La conférence des présidents a fixé :

- à cinq heures la durée globale du temps dont disposeront, dans la discussion générale, les orateurs des groupes ou ne figurant sur la liste d’aucun groupe ; les inscriptions de parole devront être faites à la division de la séance et du droit parlementaire avant le mardi 17 septembre, à 17 heures ;

- au mardi 17 septembre, à 14 heures, le délai limite pour le dépôt des amendements de séance.

La commission des lois se réunira pour examiner les amendements le mercredi 18 septembre matin.)

Jeudi 19 septembre 2013

À 9 heures 30 :

1°) Suite du projet de loi organique interdisant le cumul de fonctions exécutives locales avec le mandat de député ou de sénateur et du projet de loi interdisant le cumul de fonctions exécutives locales avec le mandat de représentant au Parlement européen

À 15 heures :

2°) Questions d’actualité au Gouvernement

(L’inscription des auteurs de questions devra être effectuée à la division des questions et du contrôle en séance avant 11 heures.)

À 16 heures 15 et le soir :

3°) Suite de l’ordre du jour du matin

Éventuellement, vendredi 20 septembre 2013

À 9 heures 30, à 14 heures 30 et le soir :

- Suite de l’ordre du jour de la veille

Le Sénat suspendra ses travaux en séance plénière :

– du lundi 23 décembre 2013 au dimanche 5 janvier 2014 ;

– du lundi 3 mars au dimanche 6 avril 2014 ;

– du lundi 21 au dimanche 27 avril 2014.

Y a-t-il des observations en ce qui concerne les propositions de la conférence des présidents relatives à la tenue des séances ?...

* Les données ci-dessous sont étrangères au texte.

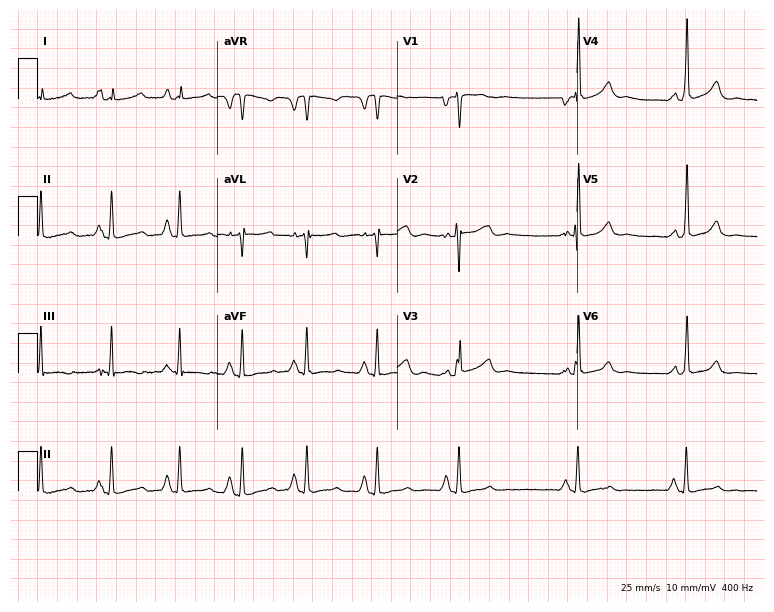
12-lead ECG from a 26-year-old female patient (7.3-second recording at 400 Hz). No first-degree AV block, right bundle branch block, left bundle branch block, sinus bradycardia, atrial fibrillation or sinus tachycardia recorded for this tracing.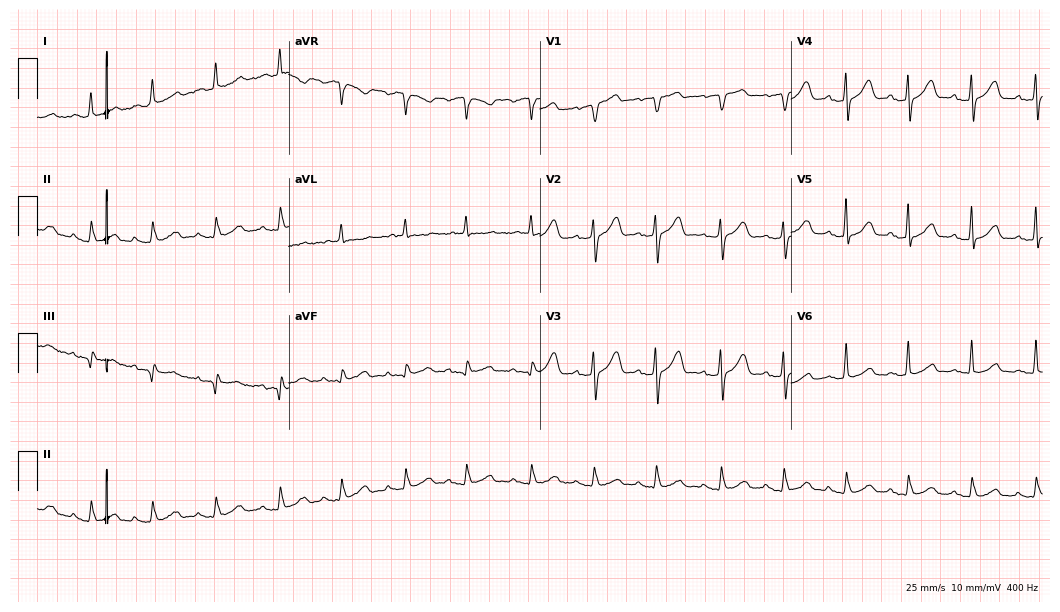
12-lead ECG from a 20-year-old female. Labelled as a normal ECG.

Ces propositions sont adoptées.

4

Demande d’avis sur un projet de nomination

Mme la présidente. Conformément aux dispositions de la loi organique n° 2010-837 et de la loi n° 2010-838 du 23 juillet 2010 relatives à l’application du cinquième alinéa de l’article 13 de la Constitution et pour l’application de l’article 10 de la loi n° 83-675 du 26 juillet 1983 relative à la démocratisation du secteur public, M. le Premier ministre, par lettre en date du 6 septembre 2013, a demandé à M. le président du Sénat de lui faire connaître l’avis de la commission du Sénat compétente sur le projet de nomination de M. Philippe Wahl à la présidence du conseil d’administration de La Poste.

Cette demande d’avis a été transmise à la commission des affaires économiques.

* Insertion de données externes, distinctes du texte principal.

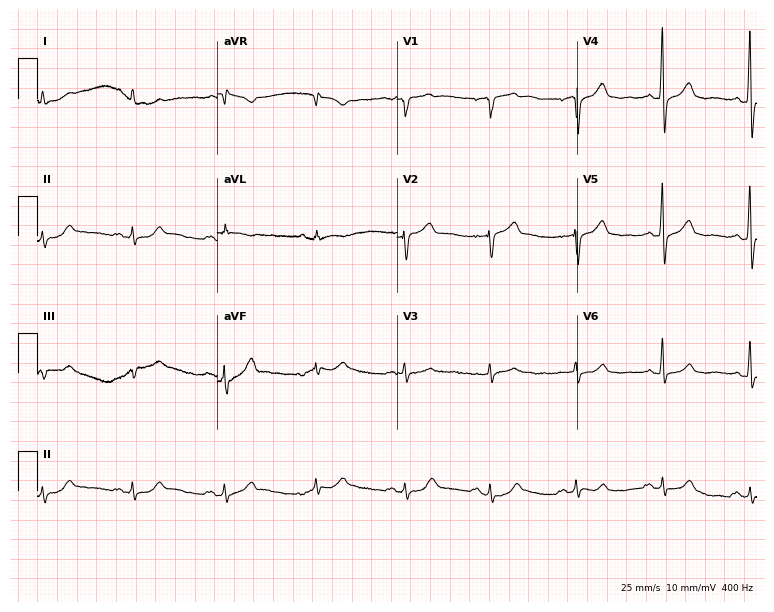
Resting 12-lead electrocardiogram. Patient: a male, 59 years old. None of these six findings is recorded: first-degree AV block, right bundle branch block (RBBB), left bundle branch block (LBBB), sinus bradycardia, atrial fibrillation (AF), sinus tachycardia.

Acte est donné de cette communication.

5

Dépôt d’un rapport

Mme la présidente. M. le président du Sénat a reçu de M. le Premier ministre, en application de l’article 85 de la loi n° 2012-1510 du 29 décembre 2012 de finances rectificative pour 2012, le rapport sur la mise en œuvre de la garantie accordée à la société Banque PSA Finance.

Acte est donné du dépôt de ce rapport.

Il a été transmis à la commission des finances.

6

Demande d’inscription à l’ordre du jour d’une proposition de résolution

Mme la présidente. En application de l’article 50 ter de notre règlement, j’informe le Sénat que le délégué des sénateurs non-inscrits a demandé l’inscription à l’ordre du jour de la proposition de résolution n° 459 de M. Pierre Bernard-Reymond, présentée en application de l’article 34-1 de la Constitution, visant à créer une station de radio française « Radio France Europe », déposée le 27 mars 2013.

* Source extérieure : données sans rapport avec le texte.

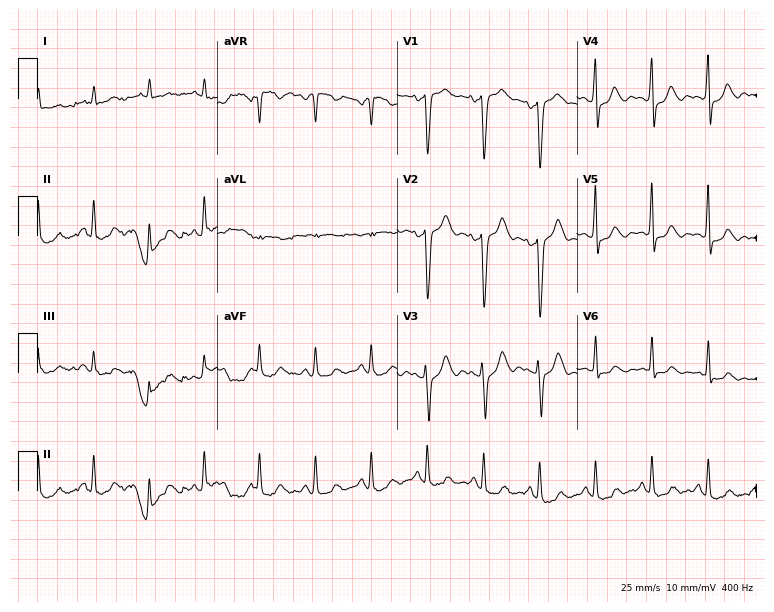
Electrocardiogram, a male patient, 79 years old. Interpretation includes sinus tachycardia (a sinus rate of 100 beats per minute or more).

Cette demande a été communiquée au Gouvernement dans la perspective de la prochaine réunion de notre conférence des présidents qui se tiendra ce jour.

7

Mise au point au sujet d'un vote

Mme la présidente. La parole est à Mme Valérie Létard.

Mme Valérie Létard. Madame la présidente, lors du scrutin public n° 332 sur le projet de loi organique relatif à la transparence de la vie publique, ma collègue Sylvie Goy-Chavent souhaitait voter pour ce projet de loi, et non s’abstenir, comme cela a été indiqué.

Mme la présidente. Acte vous est donné de cette mise au point, madame la sénatrice. Elle sera publiée au Journal officiel et figurera dans l’analyse politique du scrutin.

8

Questions orales

Mme la présidente. L’ordre du jour appelle les réponses à des questions orales.

dépenses d'investissement pour les écoles

Mme la présidente. La parole est à M. Jacques-Bernard Magner, auteur de la question n° 506, adressée à Mme la ministre de la réforme de l'État, de la décentralisation et de la fonction publique.

M. Jacques-Bernard Magner. Madame la ministre, je souhaite attirer votre attention sur ce qui est vécu comme une injustice par certains maires de communes dont l’école publique accueille des élèves de communes voisines n’ayant pas ou plus d’établissement scolaire.

En effet, comme la loi le prévoit, les communes qui n’ont plus d’école – il s’agit en général de petites communes rurales – participent à l’obligation légale de financement des charges de fonctionnement annuelles entraînées par leurs enfants scolarisés dans une autre commune. Mais elles ne sont pas tenues de participer aux frais d’investissement nécessités par l’accueil de leurs élèves dans d’autres communes.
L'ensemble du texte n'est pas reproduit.